Man-made forests contribute to climate warming rather than cooling it: study

Man-made forests are commonly recognized as key strategies for climate mitigation, but a new study said Thursday that Europe's managed forests are contributing to climate warming rather than countering it.

"Our study shows that historical land-cover changes and forest management in Europe did not mitigate climate warming," Chen Yiying, who took part in the research while studying at the Institute Pierre Simon Laplace in France, wrote in an email to Xinhua.

"This is surprising as it goes against the current assumption that all forests and all sustainable forest management cool the climate," said Chen, now research fellow at the National University of Singapore.

The study, published in the U.S. journal Science, reconstructed 260 years of historical land use in Europe and improved a complex computer model to calculate the amount of carbon, energy and water that is trapped or released by managing a forest.

By doing this, the researchers could analyze the effect of historical afforestation and forest management on the carbon balance and the contemporary climate.

The study showed that land-use changes since 1750 have increased Europe's forest area by 10 percent and put over 85 percent of the forests under management.
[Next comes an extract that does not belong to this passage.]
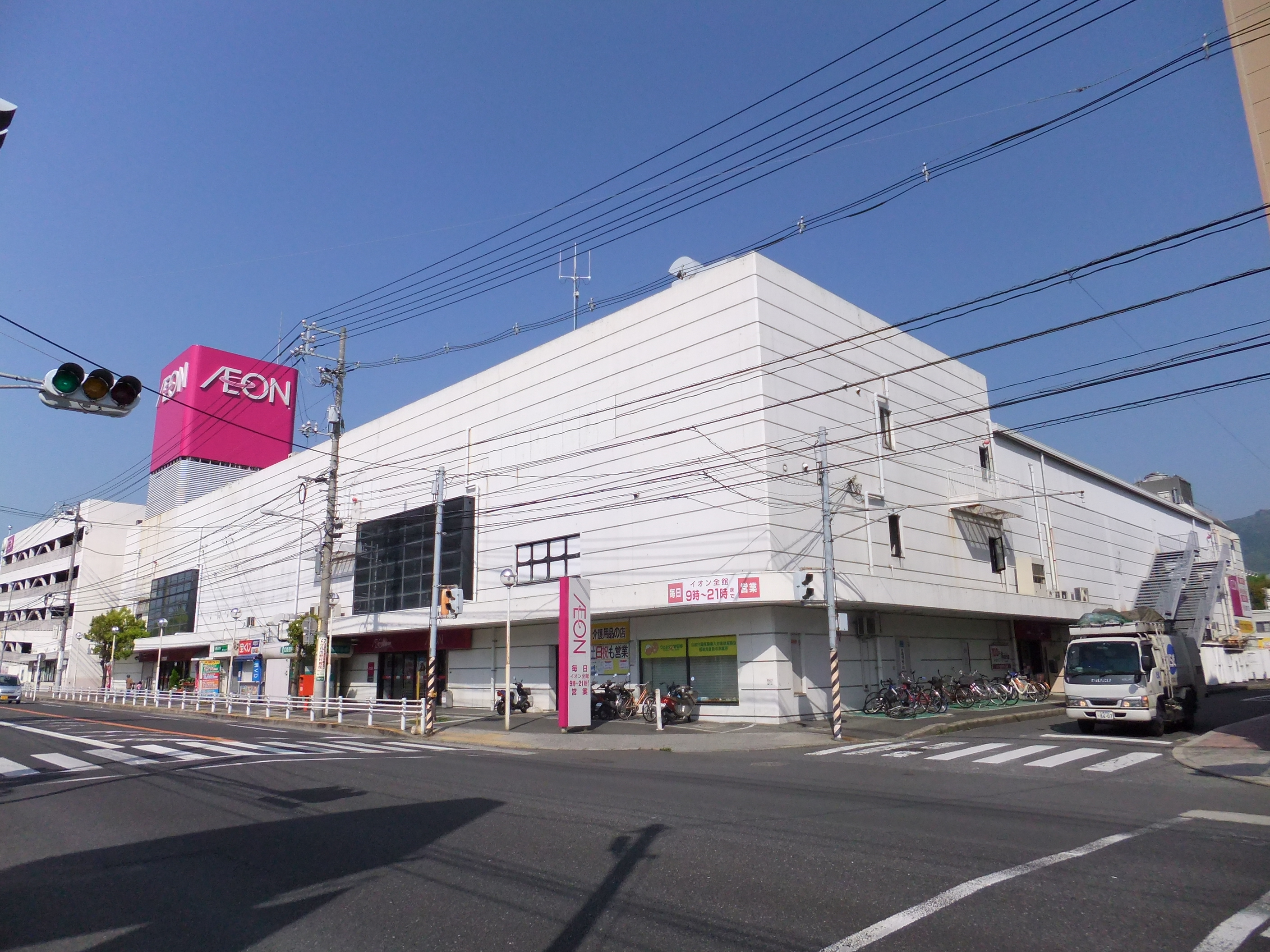 イオン廿日市店

Meanwhile, strong favoritism of foresters to plant more commercially valuable trees -- such as Scot pines, Norway spruce and beech -- has resulted in reforestation of 633,000 square km of conifers at the expense of broadleaved forests, which decreased by 436,000 square km since 1850.

"Over the past 260 years, a lot of broadleaf forests have been converted into conifer forests which resulted in large scale tree species changes form deciduous (bright color) to evergreen (dark color)," Chen said.

"As the results, the European's forest management changes the surface energy budget and traps heat in the near surface atmosphere," which contributed to climate warming rather than mitigating it.

Besides, converting a natural forest to a man-made forest caused carbon stored in the biomass, litter, dead wood and soil of the forest to be released to the atmosphere.

Although Europe's forest management has a little contribution to regional warming, it does not strongly contribute to global warming, Chen noted.

"It shapes our understanding of the climate effects of forest management," Chen said of the study's significance. "It shows that we should be careful when planning large-scale changes in land-use because the net effects may be different than the anticipated outcome."